> [Brief]: Keep every line in which "sample" occurs and drop the rest of the data.

┄┄┄┄┄┄┄┄┄┄┄┄┄┄┄┄┄┄┄┄

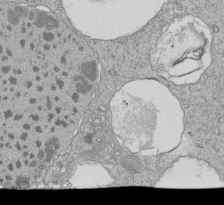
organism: Tetrahymena
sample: Cilia in tetrahymena
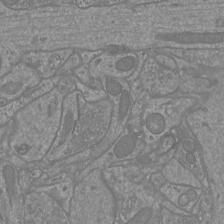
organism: Mouse
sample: Cortical neurons
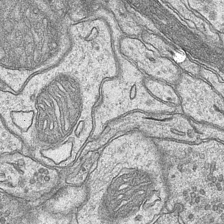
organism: Mouse
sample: CA1 Hippocampus
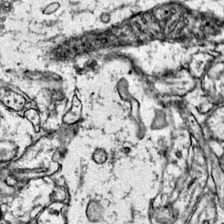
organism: Mouse
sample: Primary visual cortex
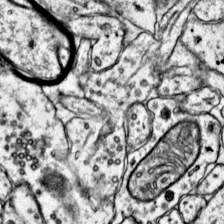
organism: Mouse
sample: Primary visual cortex
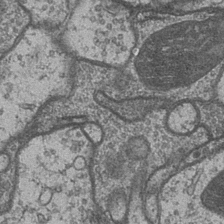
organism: Drosophila
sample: Optic medulla
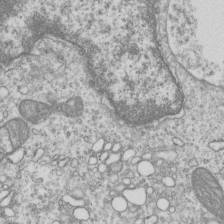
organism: Human
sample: MDA-MB-231 cells
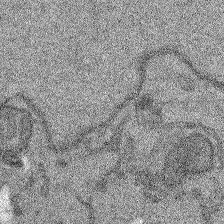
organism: Human
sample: HeLa cells

┄┄┄┄┄┄┄┄┄┄┄┄┄┄┄┄┄┄┄┄

> [Answer to the exercise]:
sample: Cilia in tetrahymena
sample: Cortical neurons
sample: CA1 Hippocampus
sample: Primary visual cortex
sample: Primary visual cortex
sample: Optic medulla
sample: MDA-MB-231 cells
sample: HeLa cells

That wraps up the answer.